Exactly how to set the batch size for a particular machine learning application is a multi-faceted problem. On one hand, increasing the batch size can make more efficient use of the parallel processes on the GPU, but on the other hand large batch sizes have been shown to adversely affect the convergence of the training and cause models to over-fit the training data. Typically the batch size is treated as a hyper-parameter than can be tuned using the validation data set.

A further consideration when you are using a large model on a GPU is whether there is enough memory available to fit both the model parameters and the training data into GPU memory. This is of particular importance if the size of an individual training sample itself is large, as it might be for image based machine learning model applications or those with thousands of features.

Common Errors

If you run into memory problems on a GPU, you will see an error that looks like this:

RuntimeError: CUDA out of memory.

Challenge

Take the final network from you run time tests (hidden_size=2000) and try using the whole training data set as a single batch. What happens?

Solution

The first step to this challenge is working out how many data samples are in the full training set:

print(len(train_loader.dataset))

You can then set this number as your batch size.

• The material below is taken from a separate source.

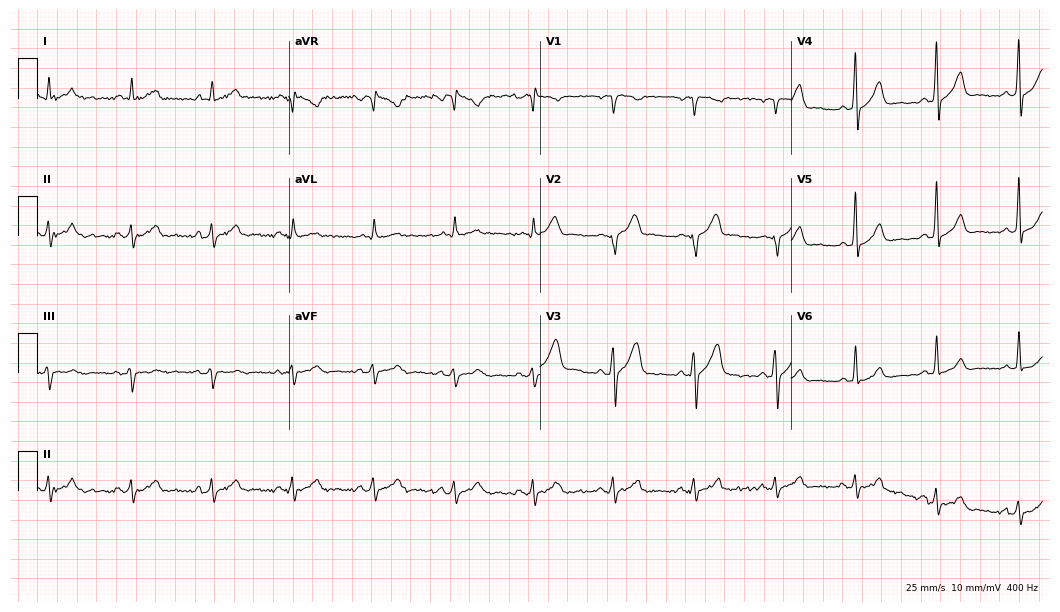
Standard 12-lead ECG recorded from a 52-year-old man. Read as a normal ECG.

The solution to this challenge will depend on exactly what kind of GPU you’re running on. But in most cases you will run out of memory and see the error described above.

Monitoring memory usage

You may have noticed in the output from the challenges above that the error message associated with running out of memory typically includes some information like this:

RuntimeError: CUDA out of memory. Tried to allocate 8.74 GiB (GPU 0; 15.90 GiB total capacity; 8.84 GiB already allocated; 6.32 GiB free; 8.86 GiB reserved in total by PyTorch)

The allocation of memory on a GPU is not super simple. As well as the memory that is used to store tensor data, software applications will also typically reserve additional memory in a cache in order to speed up processing that requires access to memory. The way that the amount of reserved memory is decided depends on the software library itself.

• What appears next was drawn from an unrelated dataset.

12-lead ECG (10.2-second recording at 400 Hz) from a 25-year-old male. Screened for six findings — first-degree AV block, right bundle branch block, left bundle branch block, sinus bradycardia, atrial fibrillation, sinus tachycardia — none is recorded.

In PyTorch it is possible to monitor the allocated memory for a particular GPU using:

a = torch.cuda.memory_allocated(0)

and to monitor the cached memory using:

c = torch.cuda.memory_reserved(0)

Memory usage in neural networks

The dataset we’re using to train the model in this example is pretty small in terms of volume, so small changes to a reasonable batch size (16, 32, 64 etc.) will not have a huge effect on the GPU memory usage in this case. However, we are using a fully-connected neural network which contains a large number of learnable parameters.

The learnable parameters in a fully-connected layer - nn.Linear(m, n) in PyTorch - use O(nm) memory: that is to say, the memory requirements scale quadratically with the number of features.

Challenge

By adding additional layers, work out how deep you can make your network before running out of GPU memory when using a batch size of 32.

Solution

The solution to this challenge will depend on exactly what kind of GPU you’re running on. However, typically it will happen for a network with 5 hidden layers, each containing 5000 neurons.

Where can I get help if I have memory problems on the GPU?

For PyTorch there are some helpful FAQs available, which outline common coding issues that can cause memory not to be released efficiently. There is also a useful description of the routines available to monitor memory usage.

Key Points

• GPU memory is not the only consideration when setting the batch size.

• Memory limits will depend on both allocated and reserved memory.